Now, of course, there is the question of a sensible threshold for an alarm. Absolute thresholds such as 64 GB are of course very impractical if you monitor a large number of different servers. But to what should a relative value in percent then refer? From my point of view, it makes most sense to relate this value exclusively to the RAM. A threshold of 150% then suddenly makes sense! Because this means that the processes may consume up to 50% more memory than there is real RAM. This ensures that the majority of the processes can still be stored in RAM - even if the caches are still taken into account.
Further interesting memory values
If you have ever looked at
/proc/meminfo, you were surely surprised how many values there are and which information can be found beyond RAM and Swap. A few of them are quite relevant. I would like to mention two of them, both of which have created trouble for me:
Dirty (Filesystem Writeback)
The 'dirty' value includes blocks of files that have been modified by processes but not yet written to disk. Linux usually waits up to 30 seconds to write such blocks, hoping to be able to efficiently merge further changes into the same block. In a healthy, albeit heavily stressed system, this is what it looks like:
The individual peaks show situations where a large number of new files were created or changed in one sweep. This is no cause for concern, because the data was written to disk very quickly. However, if you have a situation where there is a permanent jam, it usually means a bottleneck in the disk IO. The system is not able to write the data back to disk in time.
There is a good test for this: Go to the command line and type the command
sync. This immediately aborts the 30 seconds wait and writes all outstanding data to disk. This should only take a few seconds. If the command lasts longer, there is cause for concern. Important modified data is only in the RAM and does not make it to the disk. It could also indicate a hardware defect in the disk subsystem. If
sync lasts even several hours, then you need to ring the alarm bells and urgent action is required.
Monitoring the dirty disk blocks can detect such situations and alert you in time.
Every process under Linux has a table that maps virtual memory addresses to physical memory addresses. The table also shows, for example, where something has been stored in the Swap space. It goes without saying that these pagetables must be stored in RAM and cannot be swapped. The following graph shows a server where everything is absolutely within limits:
Of course a maximum of 240 MB is a lot of memory only for these tables, considering that my first computer had only 4 MB at all. However, with 64 GB RAM in total this doesn't hurt.
In my time as a Linux consultant I had a customer who was running many Oracle databases on a large server. The architecture of Oracle allows many processes to handle requests to the database in parallel and communicate with it via Shared Memory. The customer had many of such processes active. Now the RAM for Shared Memory is really only needed once, but each process needs a Pagetable anyway, and the Shared Memory is reflected in each table again. These tables added up to more than 50% of the RAM on the system. The confusing thing was that this memory was not visible in the processes in
top or similar tools. Somehow the memory was gone, and nobody knew where it was going!

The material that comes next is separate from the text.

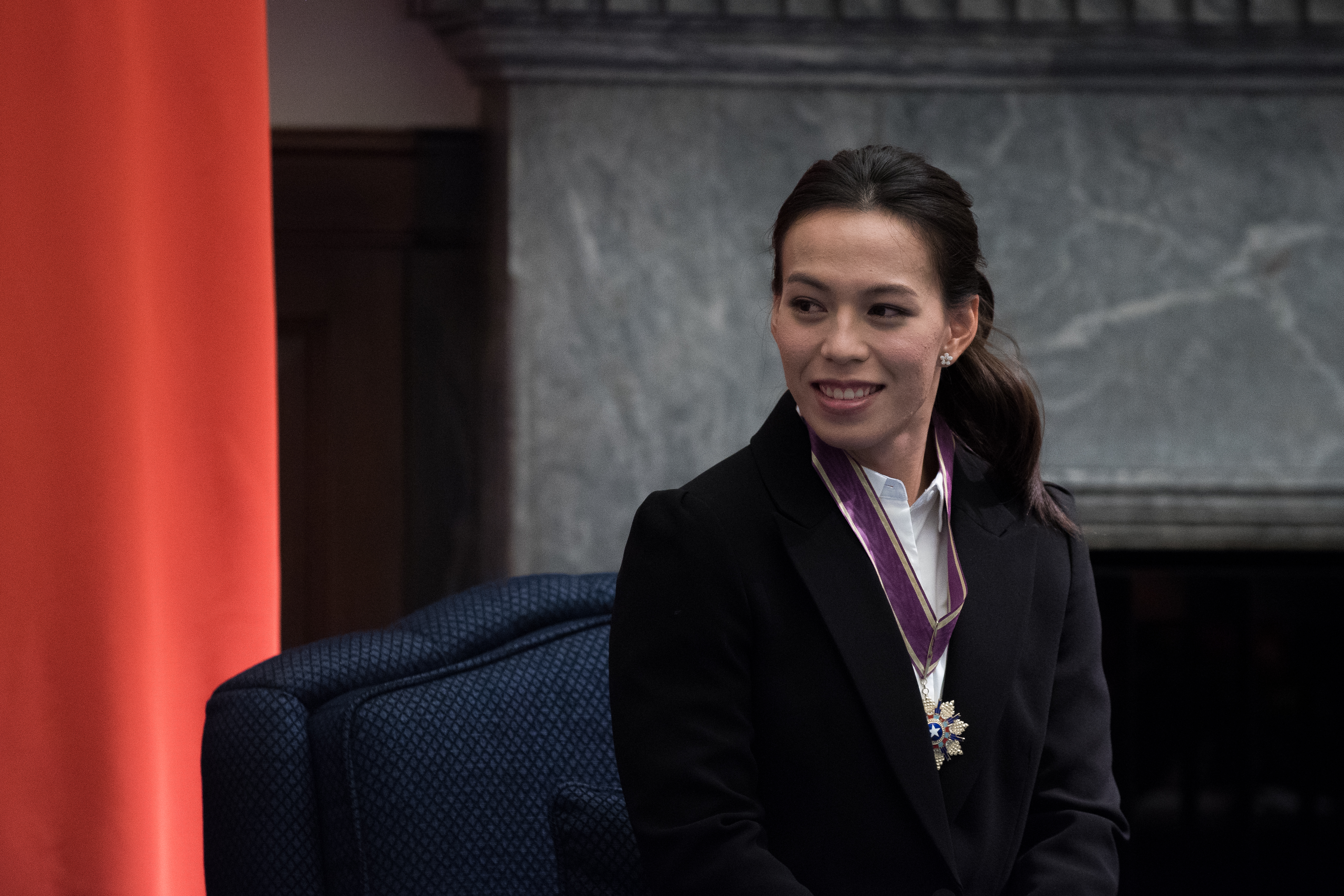 臺灣舉重運動員郭婞淳。

The solution was then very simple: You can activate so-called Huge Pages with Linux. Then a Page no longer manages 512 bytes, but e.g. 2 MB, and the tables become much smaller. But you have to find the root cause first. Therefore also checking Pagetables is a crucial for a good monitoring.
Memory monitoring is more than just a simple threshold for "used" RAM. Since the memory management is very different for each operating system, a good monitoring has to know and take into account its peculiarities.